Not just any disease would cause a telomere-telomere fusion. It'll have to be something that causes the cells to go hog-wild. Cancer is the only thing that would cause this, and Cancer is fatal and hereditary. To get Cancer to affect the telomeres in this way, it can't be Cancer in its first stage. It would have to be advance stages of Cancer to cause this type of reaction.

However, evolution, in the Darwinian sense, is all about "survival of the fittest" which means only the "strongest" survive. In evolution, death is the hero of the story, weeding out the "weak" from the population. However, if our prehistoric alleged ancestor had gotten Cancer, then how did they survive to give this new chromosomal count to the next generation? Did they have children while dying of Cancer? Did they also catch Cancer as they are passing it to their kids? If this situation is going on, then how did most of the newly evolved homo sapiens wound up with the new chromosomal count so it could get "fixed" into 100% of all human beings? This whole thing don't make since in light of Glenn's evolutionary beliefs. This is having those who are not fit to survive surviving! This is inconsistent with Glenn's own evolutionary views!
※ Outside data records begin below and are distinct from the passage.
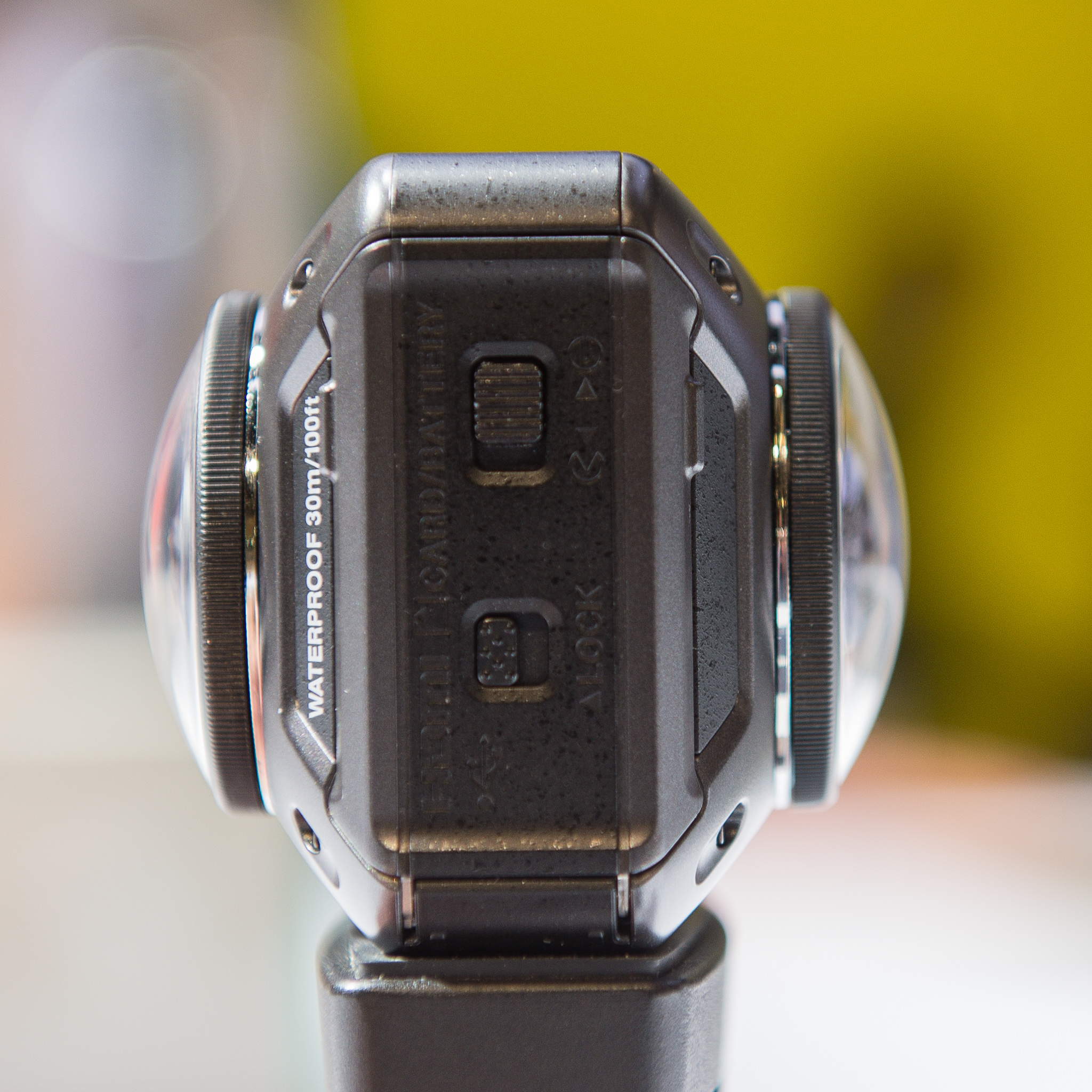 KeyMission 360,Kölnmesse,Nikon,Photokina 2016
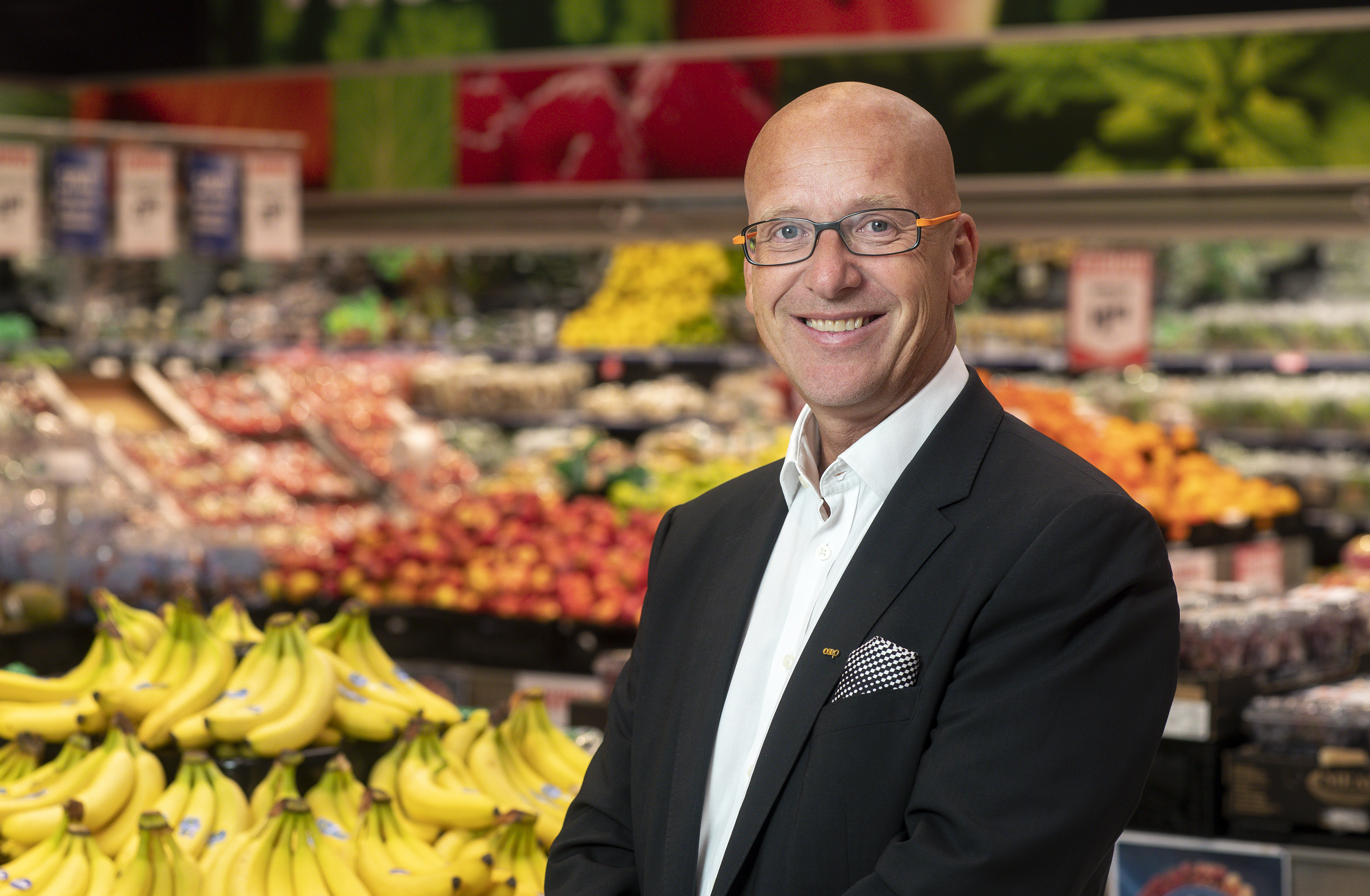 Konsernsjef i Coop Norge, Geir Inge Stokke.
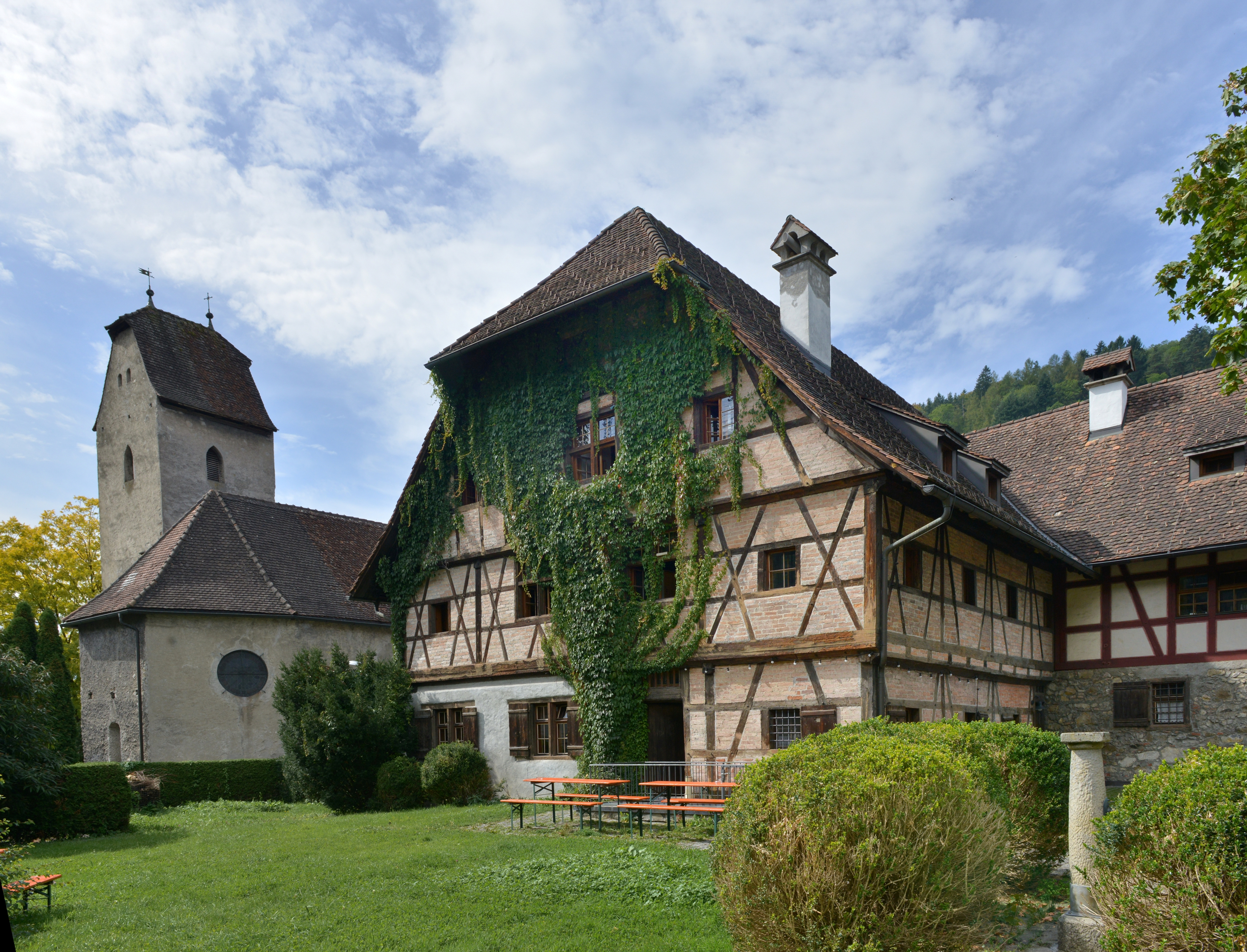 Feldkirch, Levis Reichsstraße Nr.111 ehemaliges Siechenhaus (Hofseite), heute Jugendherberge. Links im Bild die Kath. Pfarrkirche hl. Magdalena. Kath. Pfarrkirche hl. Magdalena
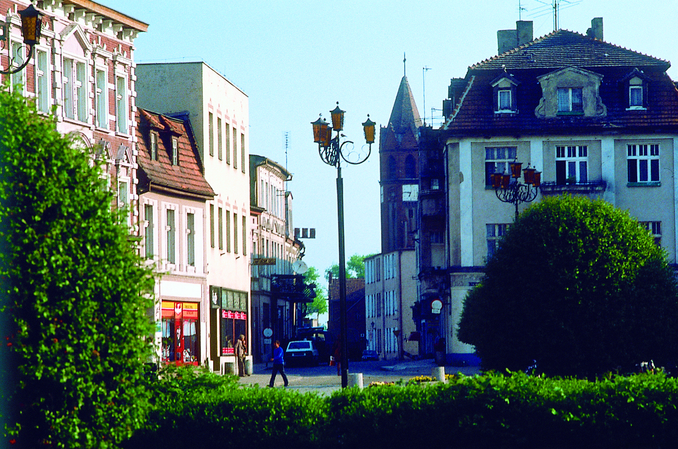 Żnin, wylot z rynku do ulicy Śniadeckich

That last question he asked there commits the fallacy of the complex question, also known as the fallacy of the loaded question. The fallacy of the complex question is, essentially, a circular question. It is two questions built in while making a circular assumption about the thing in question. For example, if I asked you, "Have you stop beating your wife yet?" and you say "yes" then this would assume that you use to beat your wife but now you've stopped, but if you say "no", then this means you are still beating your wife. The person must assume spousal abuse in the past or present in order for them to ask that question. Similarly, by Glenn asking me why am I expecting healthy telomeres to fuse, assumes that this is what I expect. In reality, I don't expect that, and I've told him this several times, including in the reply that he's responding to. He's merely assumed his position, and then intentionally straw-mans my position. Once again, I make no assumptions about the conditions of the telomeres. There's no way to do that without arguing in a circle, as he has done, so I make no assumptions about the conditions of its nature, but if Glenn wants to continue to argue that the organism that the chromosomes 2A and 2B had fused together got sick with some type of Cancerous disease, then the burden of proof is on him. Simply citing a paper which studies telomere-telomere fusion in mice won't do, he'd need evidence that this happened in homo sapiens' supposed evolutionary past. Simply assuming it happened isn't enough.


Glenn: The question is about what we should expect at a possible fusion site. You are claiming that we should expect a signature between 10kbp and 30kbp. Your basis for this is that HEALTHY telomeres are between 5kbp and 15kbp each. What has been shown in many scientific experiments is that healthy telomeres PREVENT fusion, and depleted telomeres ALLOW fusion.

So please address the simple question: why are you expecting HEALTHY telomeres to fuse?


Brian: Again, he's making a strawman argument and confusing the facts again, not to mention the circularity of his argument. My argument, regardless if we are talking healthy or unhealthy telomeres, pre-fusion event, is that on average telomeres are between 5,000 and 15,000 bp each, and this is a fact. Since a fusion event involves two chromosomes being fused together, this would then double this number. There is only one type of unhealthy condition known that can cause a telomere-telomere fusion event, and that's Cancer. Even if degeneration occurred, it isn't just happening because someone got sick with Cancer, it would be because a fusion event occurred that caused degradation. That's always possible for a Cancer patient. I know telomeres prevent fusion, this is the very thing that would make telomere-telomere fusions so rare in the first place.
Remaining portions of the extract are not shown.